NYU President John Sexton has written a book Baseball as a Road to God, based on a course he gives with the same title. He gave an NPR interview about his book on the Leonard Lopate Show.
To listen to it, visit
http://www.wnyc.org/shows/lopate/2013/mar/13/nyu-president-baseball-road-god/
Click on the (lower) "Listen", just above the photo of Busch Stadium.
Three things stood out for me:
1. You're born into a team, like a religion: "We're bequeathed our team." This was my experience, although in an unusual way. When I was 4 or going on 4, my oldest brother had me point at a list of teams in a newspaper, and, seeing which team I'd pointed at, declared that I was a Cincinnati Redlegs fan. And that was that. This is one of my earliest memories, I wasn't sure that it really happened until he confirmed it a few years ago.
Sexton adds that this early choice of a team is more important than the early choice of a religion, because the choice of a team is more likely to stick. Certainly true in my case. On a related note, he says: "It gets you when you're young, in which case it sticks, or not at all."
2. His most interesting statement, about what Americans, in particular the citizens of Brooklyn, learned in 1958:
"If the Dodgers could be taken from Brooklyn, there's no institution we can trust."
Historians see the New York Giants leaving for San Francisco and the Brooklyn Dodgers leaving for Los Angeles - both in 1958 - as an indicator of a turning point in 20th century US history.
3. Toward the end they mention Bart Giamatti, whom I knew at Yale before he became the President of Yale. Later he became the Commissioner of Baseball. He has written beautiful essays on the spiritual side of baseball, which were collected into a book Green Fields of the Mind, which is required reading for the course.
I have a Bart Giamatti story which captures (1) above, I'll save it for a live telling.
His only mention of God is in the context of prayer. He refers to a God within and unnamed Asian religions. About prayer: "Prayer changes the one who prays."
One for you Ted: He refers to an article that uses phenomenology to interpret the ritual of a baseball game as based on the ritual of a Mass.

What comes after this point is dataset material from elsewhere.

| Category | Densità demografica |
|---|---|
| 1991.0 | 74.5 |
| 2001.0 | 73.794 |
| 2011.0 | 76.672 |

Refers to John Updike's poem: Tao in the Yankee Stadium Bleachers.
Religious themes:
Fatih and doubt.
Faith: Tug McGraw's "You gotta believe" seemed to carry the underdog 1973 Mets to a World Series.

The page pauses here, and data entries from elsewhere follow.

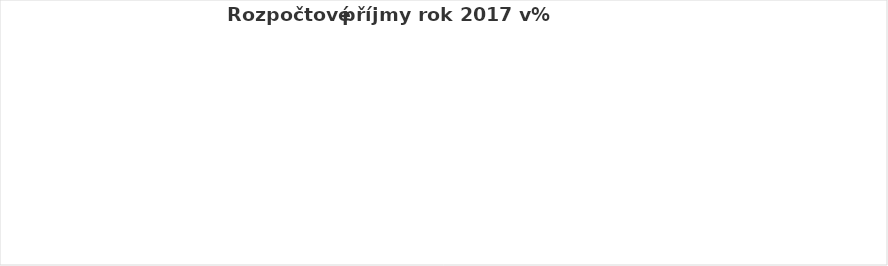
| Category | Series 0 |
|---|---|
| Daňové příjmy | 0 |
| Nedaňové příjmy  | 0 |
| Kapitálové příjmy | 0 |
| Přijaté transfery_Dotace | 0 |
| Financování | 0 |

Doubt: "Baseball incarnates doubt."
Curses & Blessings:
blessing - a release from accursedness
Brooklyn Dodger fans responded to a curse with hope - "Wait Till Next Year", which finally arrived in 1955.
Cubs fans, who are still waiting, respond with humor "The Cubs just had an off century."
(Based on the cliche "The team just had an off day.")
Religions advise against hubris. So does baseball.
"In baseball, a player better have humility, or he will fail."
The sacred and the profane: the baseball - the sacred rock; the baseball stadium - the sacred shrine.
Things he doesn't mention:
In Bull Durham, Susan Sarandon played a woman who was very into 3 things: religion, baseball, and sex. She observed that the number of beads in a rosary is the same as the number of stitches in a baseball.
The Holy Trinity and baseball as the game of threes. Three strikes to an out, three outs to an inning, three innings for each of the three (beginning, middle, and end) parts of a game.
Also, quite remarkably, on average over time, a batter safely reaches base one in three times at bat, and a team scores a run (or more) in one of three innings.
This is the source of the statement "Failure is the norm" in baseball.